Processor 111 partially trains 301 the machine learning model using a synthetic dataset comprising synthetic images. The synthetic dataset is generated from surface reflectance images by simulating one or more atmospheric conditions in the surface reflectance images. Other embodiments of the synthetic dataset are discussed later in this disclosure. The machine learning model of method 300 may be the same or similar to the second machine learning model of method 200 (i.e., the machine learning model of method 300 may be a “lightweight” model).
Partially training the machine learning model may refer to training the machine learning model using a subset of the synthetic dataset. In some examples, partially training the machine learning model may refer to training the machine learning model below the desired accuracy. For example, the partially trained machine learning model may only partially correct the input image, such that there is still significant atmospheric distortion in the image. In other examples, partially training the machine learning model simply indicates that the machine learning model undergoes further training. In other words, partial training may be part of the overall training process.
Processor 111 determines 302 one or more frozen layers of the partially trained machine learning model. The one or more frozen layers corresponding to layers with fixed weights in subsequent training. More specifically, determining 302 one or more frozen layers comprises determining weights of the machine learning model that do not change in subsequent training of the machine learning model. In the case of the machine learning model being a neural network, a “layer” may be considered to be the corresponding neurons, which have weights on either side (if the layer is not the input or output layer). The weights of a frozen layer may be the weights between the previous layer and the frozen layer, the weights between the following layer and the frozen layer, or both.
In some embodiments, a user determines 302 the one or more frozen layers. In some examples, processor 111 determines 302 the one or more frozen layers randomly. In other examples, processor 111 determines 302 the one or more frozen layers based on predetermined conditions. Preferably, the machine learning model is a deep neural network (i.e., has one or more hidden layers) and the one or more frozen layers are determined from the one or more hidden layers.
Freezing one or more layers of the machine learning model may enable the machine learning model to be fine-tuned during training. In other words, determining 302 one or more frozen layers preserves the good knowledge of the machine learning model after partially training 301, while enabling fine-tuning of the machine learning model to achieve the desired accuracy of the machine learning model.
Finally, processor 111 trains 303 the partially trained machine learning model based on the one or more frozen layers using the surface reflectance images to finely tune the partially trained machine learning model and thereby, determine a trained machine learning model. More specifically, the weights of the one or more frozen layers do not change in this subsequent training using the surface reflectance images. In other words, the partially trained machine learning model is fine-tuned using the corrected images. This adapts the partially trained machine learning model to output images similar to the corrected images (i.e., the surface reflectance images). Partially training 301 the machine learning model and training 303 the partially trained machine learning model may be performed using similar machine learning techniques or different machine learning techniques.
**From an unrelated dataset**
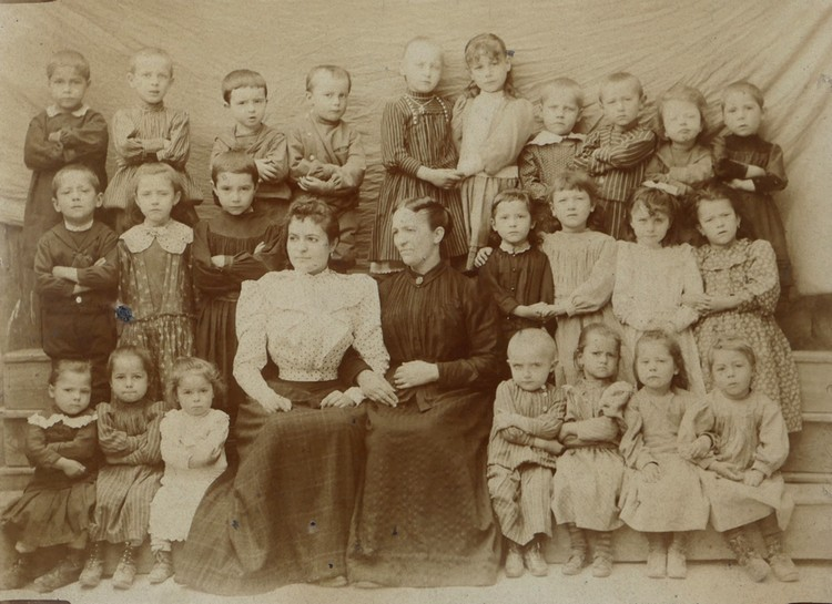 Marie Pape-Carpantier vers 1872, entourée d'une classe enfantine et en compagnie d'une de ses filles (sans doute Madeleine ?). Photo anonyme, 23 x 16 cm. Au verso cachet Collection Fougeron. Inédite, collection privée S.C.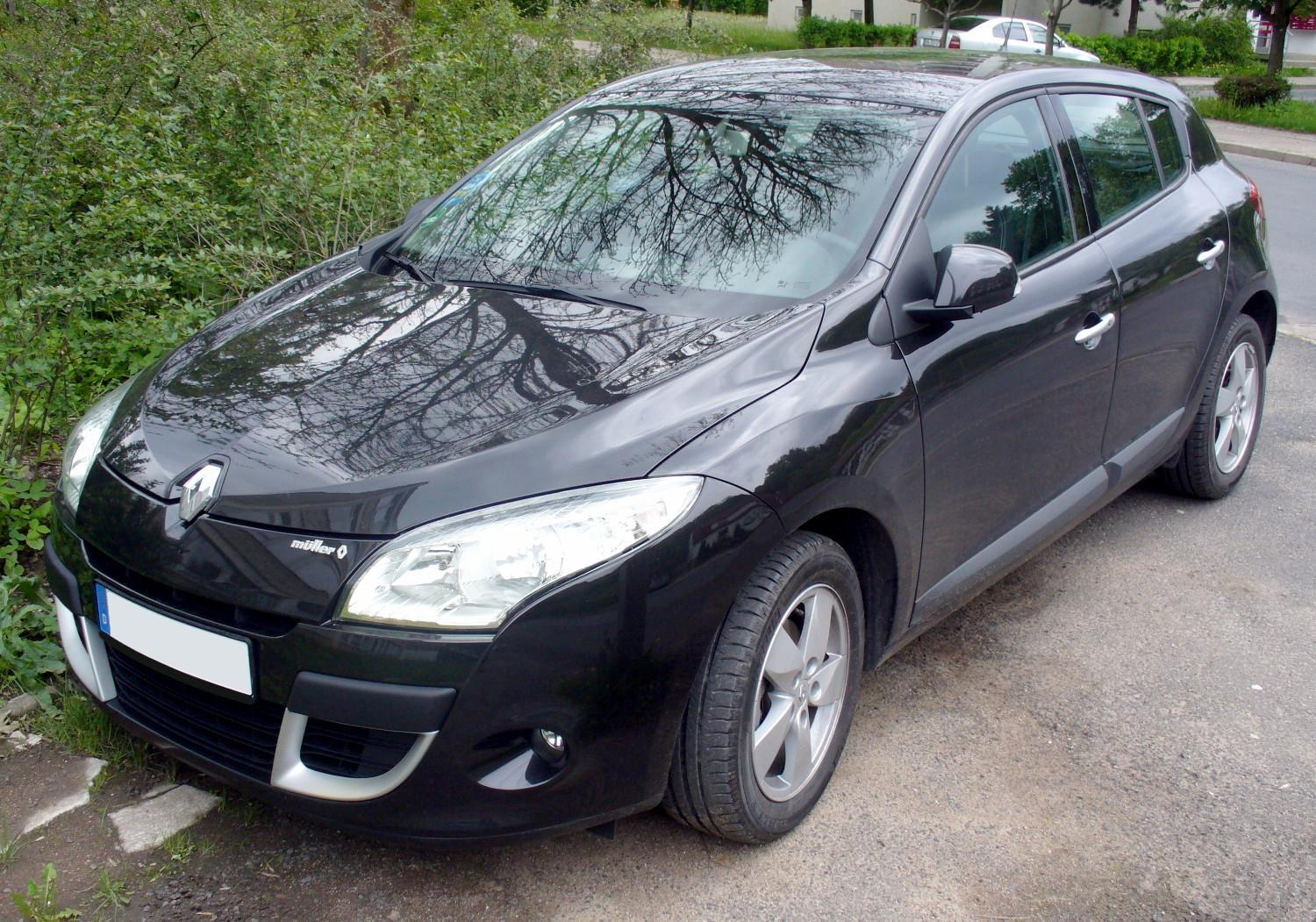 Renault Mégane III

It is noted that method 300 may be used in conjunction with method 200. More specifically, a machine learning model may be trained through the process of knowledge distillation described in method 200 while freezing one or more layers according to method 300.
The machine learning models described in this disclosure (including the first machine learning model and second machine learning model of method 200, and the machine learning model of method 300) are understood to be models, such as mathematical models, which receive input and generate an output based on the input. The machine learning models may be of an architecture, such as, but not limited to, a neural network, for example. In general, machine learning models are ‘trained’ to learn and recognise patterns in an input and provide an output that is a prediction based on the training it has undergone. Training involves updating weights or parameters of the machine learning model, which define the machine learning models, to minimise a loss value, thereby creating a trained machine learning model (in other words, a machine learning model trained to generate an output). This may involve a gradient descent and backpropagation method.
The machine learning models recited in this disclosure may be stored on memory 112 storing the weights that define the model. As such, each of the machine learning models may be referred to as a “memory model”, given that it is defined by parameters (i.e., the weights) which can be stored on computer memory. In some embodiments, the machine learning models may be programmed on an integrated circuit, such as a field-programmable gate array (FPGA) or an NVIDIA processing unit. In such an embodiment, the handling modules (or processor(s) that may perform the method or part thereof) may not retrieve the parameters from memory 112. Instead, an input may be communicated to the integrated circuit and the integrated circuit may apply the machine learning model to the input and generate an output, which is then communicated to the handling modules (or processor(s) that may perform the method or part thereof).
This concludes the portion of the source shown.